In “Revenge of the Lunch Lady” from The Food & Environment Reporting Network, published in partnership with The Huffington Post’s Highline, reporter Jane Black tells the story of what happened in the Cabell County school cafeterias after Oliver left town. And specifically of McCoy, who on TV had been portrayed as the embodiment of bureaucratic shortsightedness, but who went on to build a school-lunch program that is a national model — and she did it within the infamously convoluted regulatory strictures of school lunch, with no help from angel investors or celebrity chefs.

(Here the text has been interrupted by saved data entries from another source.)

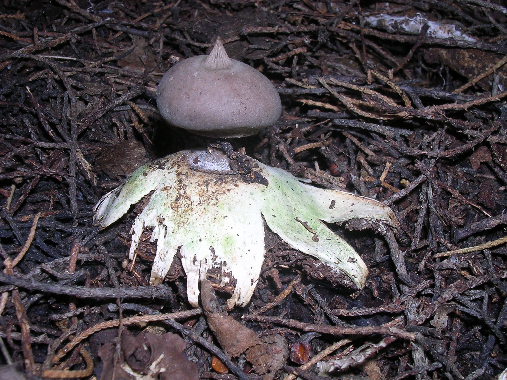 fungo geastrum (geaster) pectinatum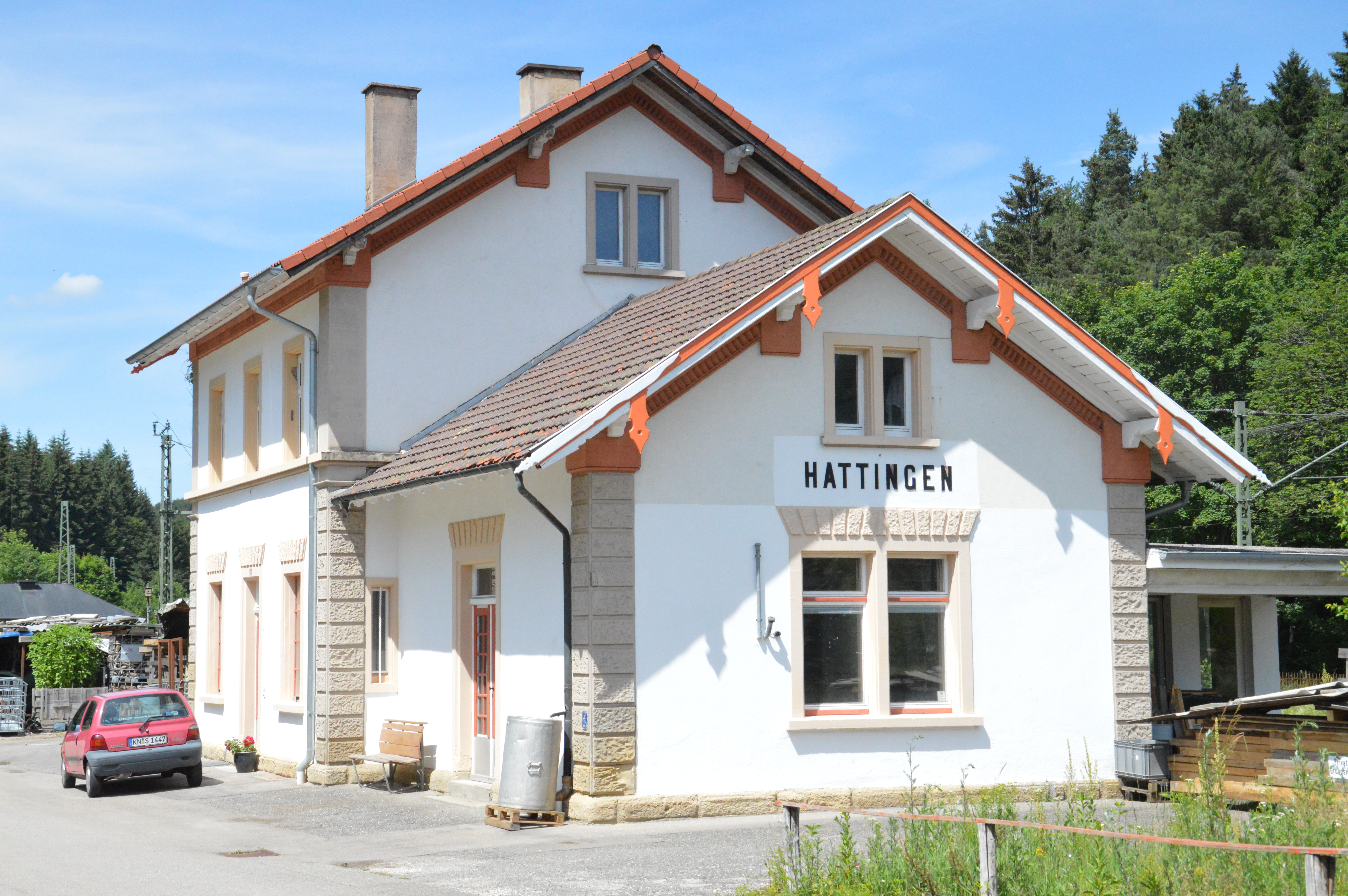 EG vum baddischè Bedrybsbaahnhof Hattingè, im südlichè Èndpungt vo dè Gäubaan.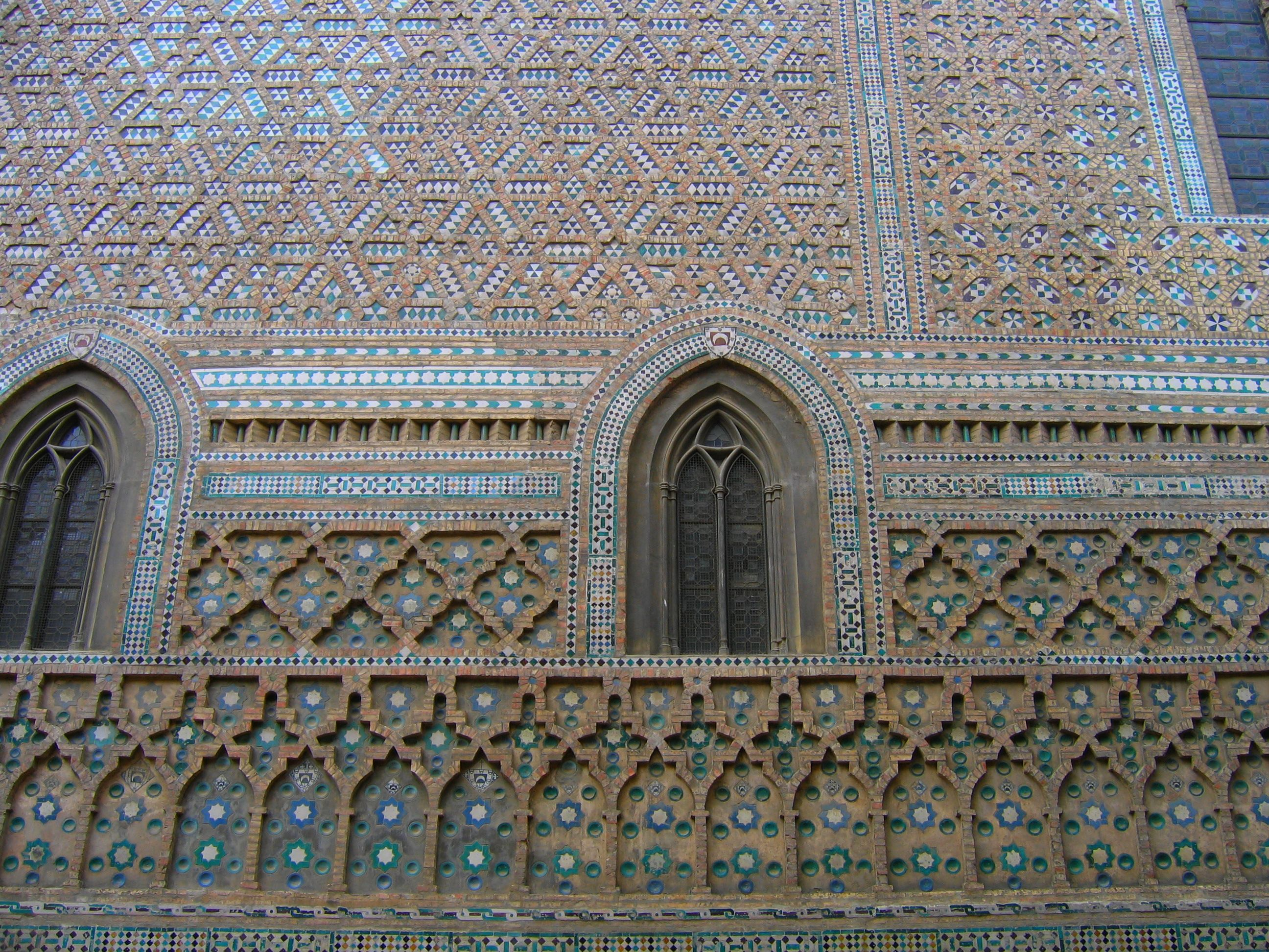 Architecture mudejar, Cathédrale de la Seo Saragosse, Aragon, Espagne

McCoy’s success involved a confluence of factors, but it couldn’t have happened without an innocuous-sounding policy called the Community Eligibility Provision. Part of the 2010 overhaul of child-nutrition policy (spearheaded by Michelle Obama), the CEP allows poor school districts to feed all children for free, regardless of their family income. It is a hugely popular policy that reduces administrative costs and headaches, allowing schools to invest more in equipment or better ingredients. It also removes the stigma of free lunch, which is a real issue for kids.
Now, though, the GOP-controlled Congress has vowed to roll back many of Obama’s school-lunch policies, and CEP is one of their top targets. Critics say it is wrong to give free lunch to families that could afford to pay for those meals. Rep. Todd Rokita, an Indiana Republican who chairs the House subcommittee that oversees school food, called CEP “perverse.”